Comment 26 Olivier Thomann CLA 2004-09-20 13:38:28 EDT
This is a bug because it is a regression compare to what was done in 2.x.x. In
2.x.x, no final line were added when none were present in the source code. But
it was not removed, when one was present.
This is what will be done in 3.1, except that a new option is provided to add
one if none is present.
What could be backported to the 3.0.x maintenance stream is a behavior like
2.x.x. Nothing else. It would be a regression to add a line break if none is
present.
I reopen it for consideration in 3.0.2. I won't change what has been done in 3.1
stream.
Comment 27 Trevor Robinson CLA 2004-09-20 13:53:12 EDT
I'd like to second fixing this bug for 3.0.2 (2.x behavior; no UI change). This
bug is _really_ annoying, and having to wait for 3.1 for a fix would be really
painful. I use the code formatting feature a lot, but don't want to lose the
final line terminator, so I've made it a habit to follow Ctrl-Shift-F with
Ctrl-End/Return, but then I have to manually scroll back to wherever I was
editing if I want to make more changes.
Comment 28 Olivier Thomann CLA 2004-09-21 13:51:42 EDT
Will be backported to 3.0.2. The milestone will be changed when 3.0.2 tag is
available.
Comment 29 Olivier Thomann CLA 2005-01-26 12:49:17 EST
Candidating fix for 3.0.2 release (not committed yet)

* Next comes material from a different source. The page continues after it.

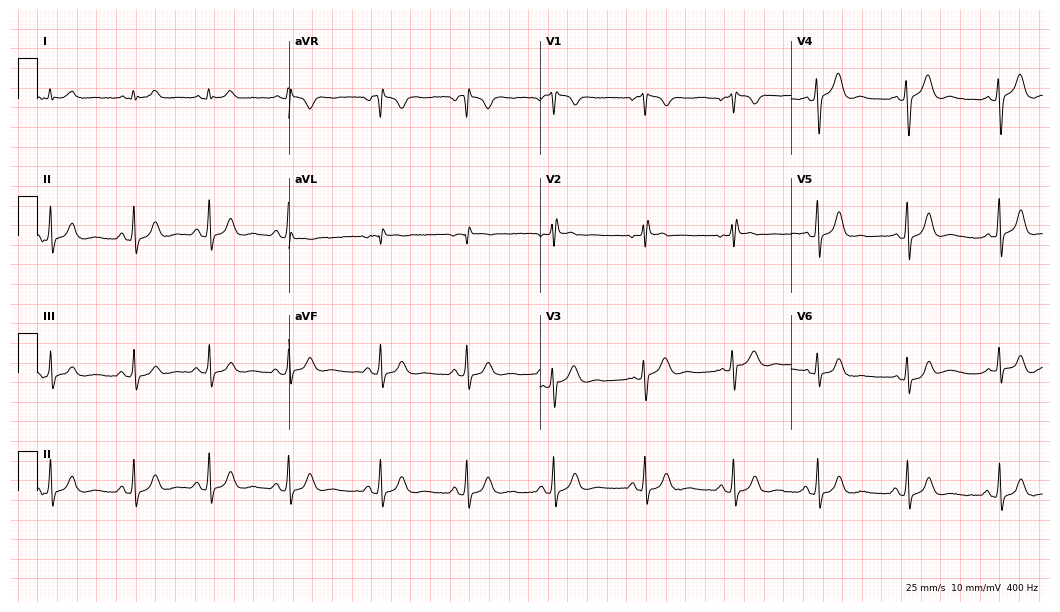
12-lead ECG from a 17-year-old female. Screened for six findings — first-degree AV block, right bundle branch block, left bundle branch block, sinus bradycardia, atrial fibrillation, sinus tachycardia — none is recorded. Other findings, if any, are not listed.

Comment 30 Philipe Mulet CLA 2005-01-26 16:15:38 EST
Fix is not available yet.
Comment 31 Olivier Thomann CLA 2005-01-27 17:44:06 EST
Fixed and released in maintenance branch.
All tests have been updated and they all passed.
Comment 32 David Audel CLA 2005-03-10 06:31:52 EST
Verified with M20050216
Comment 33 ryenus ' CLA 2005-03-12 15:08:15 EST
I should have got this ticket into my sight earlier,
Anyway, many thanks to Deven T. Corzine for the over-half-year
battle, I was also annoyed by the disliking behavior,
thanks to you all for bringing good behavior back!